Task
The lines from the top of the material below through the line containing "Luís Manteiga nun" are to be printed exactly, with pictures omitted.

Task inputs
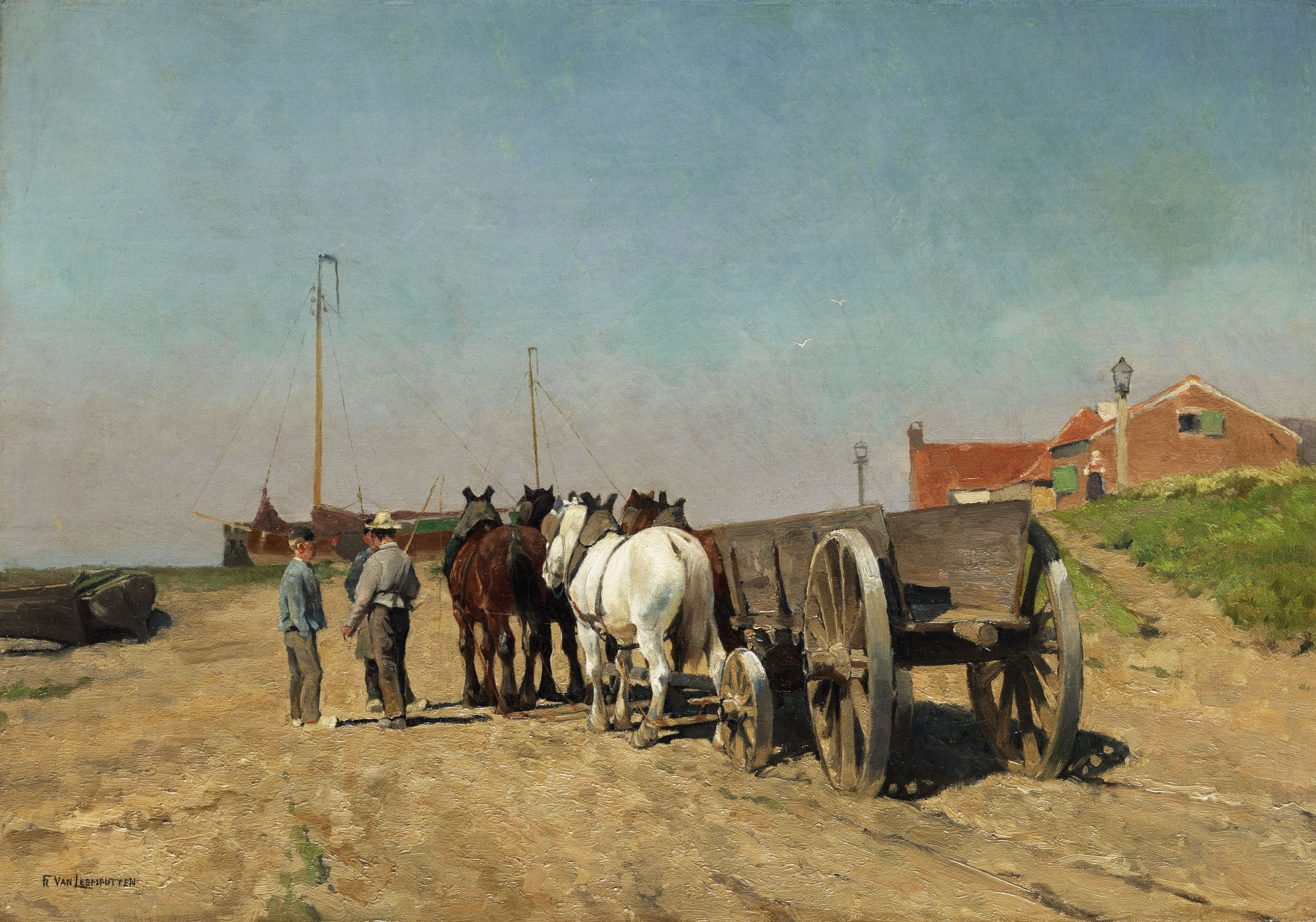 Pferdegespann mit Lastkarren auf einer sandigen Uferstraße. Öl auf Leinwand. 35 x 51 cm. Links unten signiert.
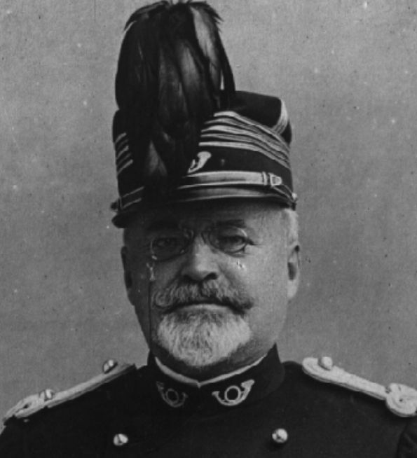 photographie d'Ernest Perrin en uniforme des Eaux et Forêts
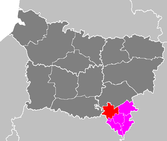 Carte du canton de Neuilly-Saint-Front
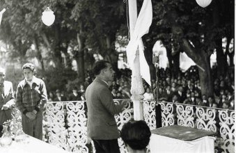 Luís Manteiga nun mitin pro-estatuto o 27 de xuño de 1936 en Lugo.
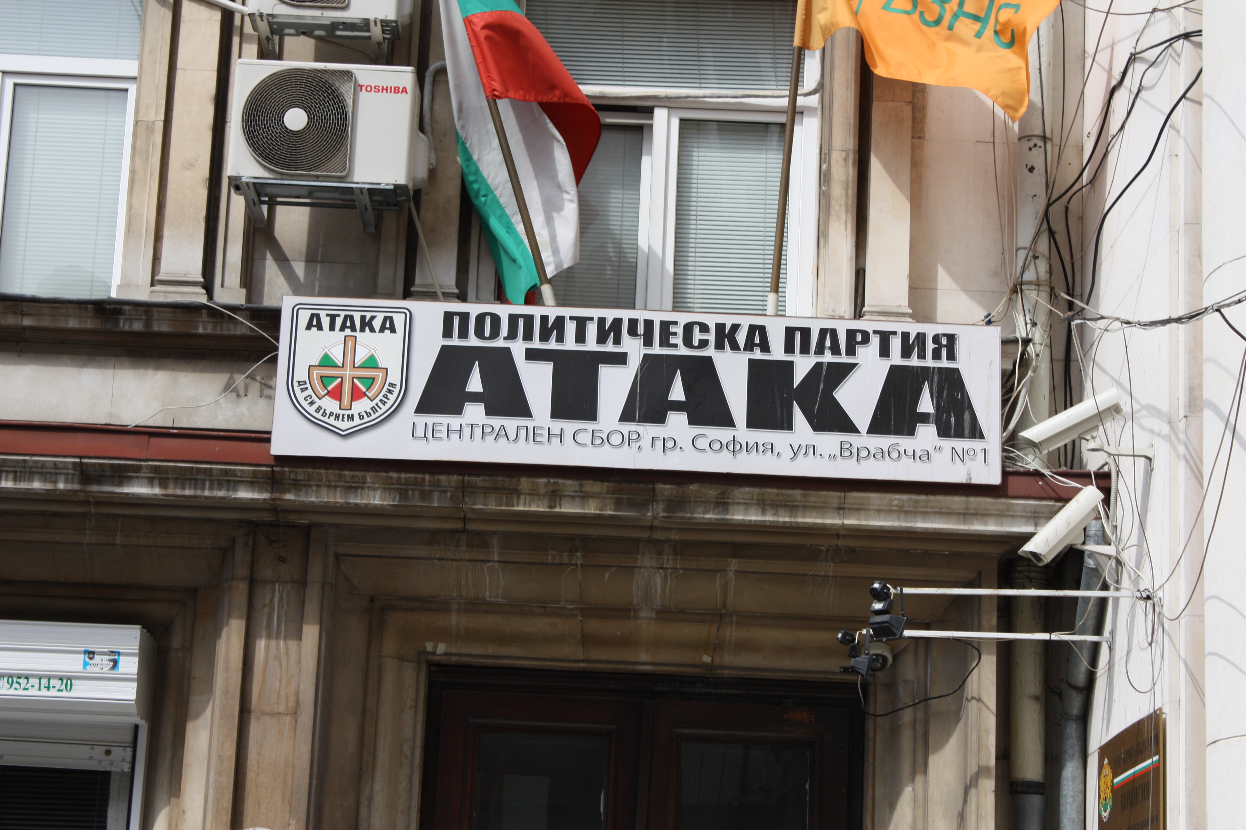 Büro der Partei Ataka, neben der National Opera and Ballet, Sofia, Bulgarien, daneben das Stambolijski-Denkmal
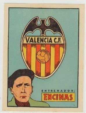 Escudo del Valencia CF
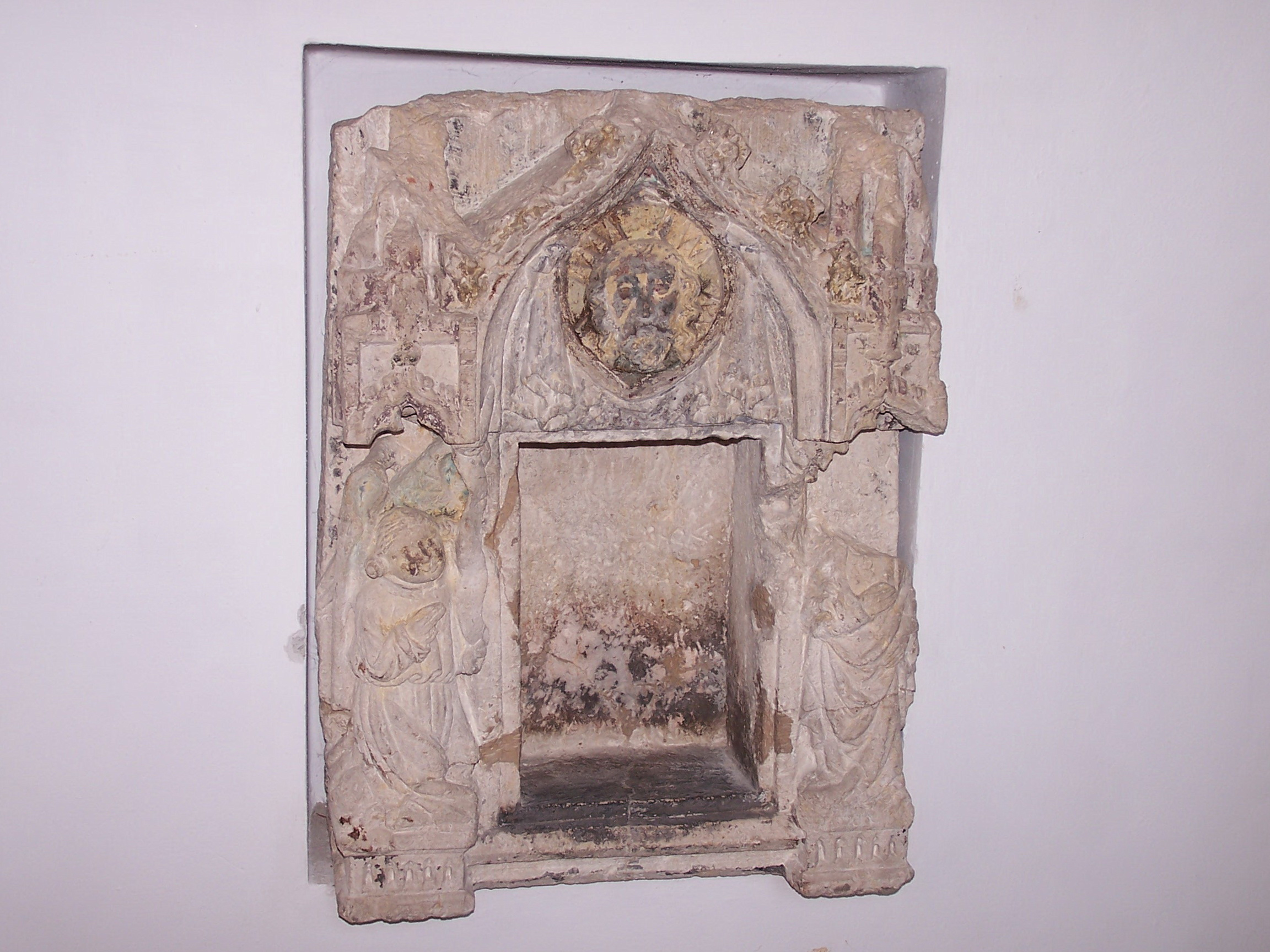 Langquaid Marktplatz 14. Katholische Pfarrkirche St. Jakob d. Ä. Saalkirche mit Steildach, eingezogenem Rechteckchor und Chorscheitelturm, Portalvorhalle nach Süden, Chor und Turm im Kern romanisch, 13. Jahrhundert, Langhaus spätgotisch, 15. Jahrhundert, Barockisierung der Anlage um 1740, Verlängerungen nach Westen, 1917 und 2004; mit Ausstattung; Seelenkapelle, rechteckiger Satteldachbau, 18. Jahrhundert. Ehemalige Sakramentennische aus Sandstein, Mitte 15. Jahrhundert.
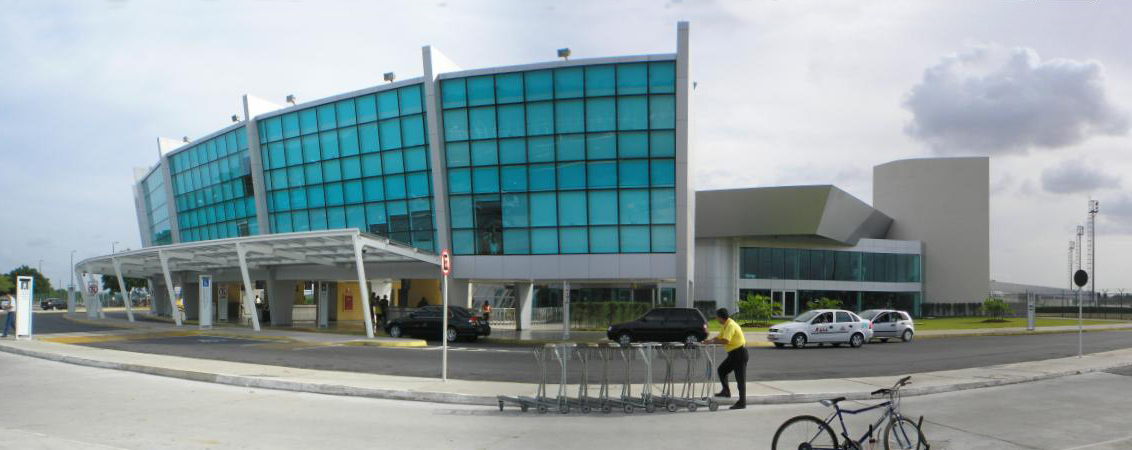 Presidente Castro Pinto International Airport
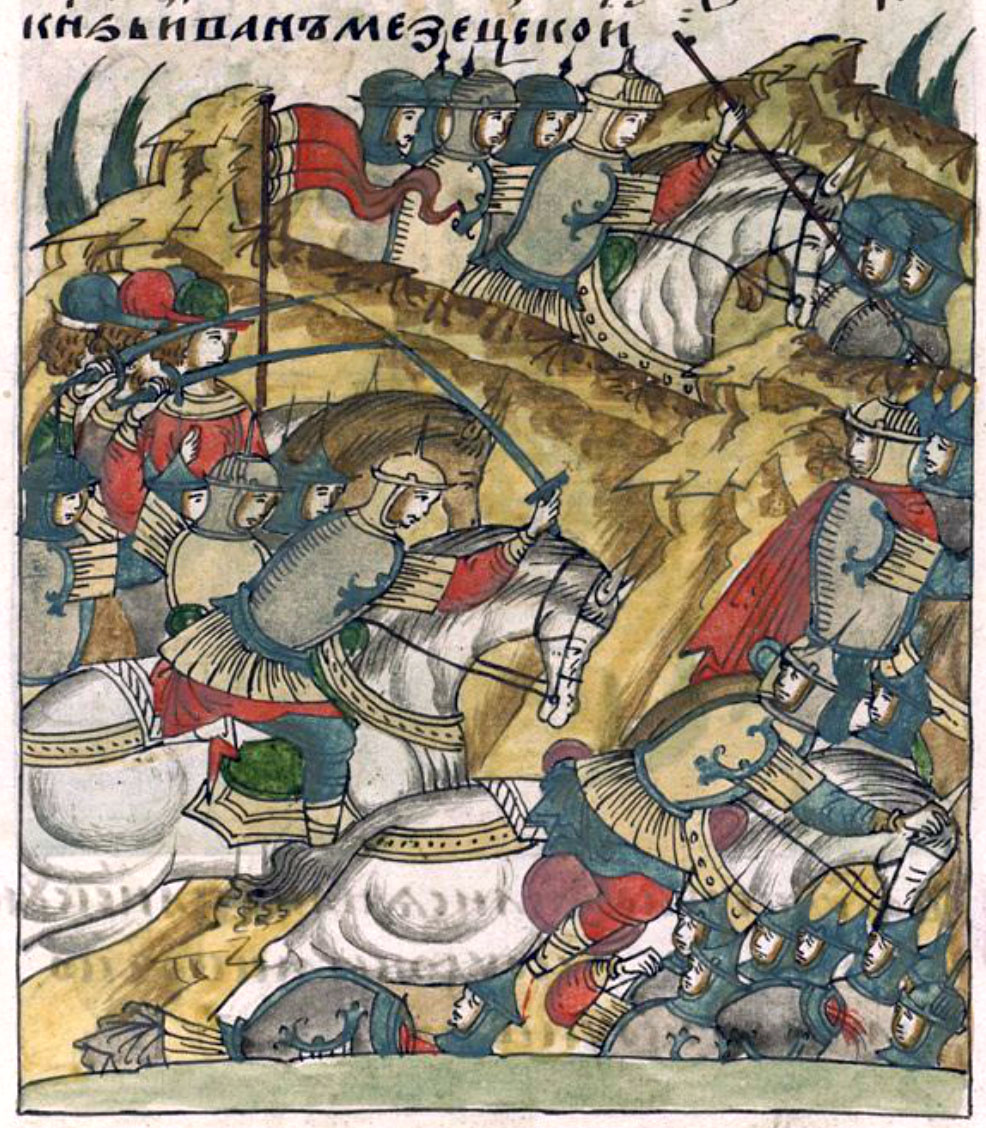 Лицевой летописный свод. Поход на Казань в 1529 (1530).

Answer to the problem
 Pferdegespann mit Lastkarren auf einer sandigen Uferstraße. Öl auf Leinwand. 35 x 51 cm. Links unten signiert.
 photographie d'Ernest Perrin en uniforme des Eaux et Forêts
 Carte du canton de Neuilly-Saint-Front
 Luís Manteiga nun mitin pro-estatuto o 27 de xuño de 1936 en Lugo.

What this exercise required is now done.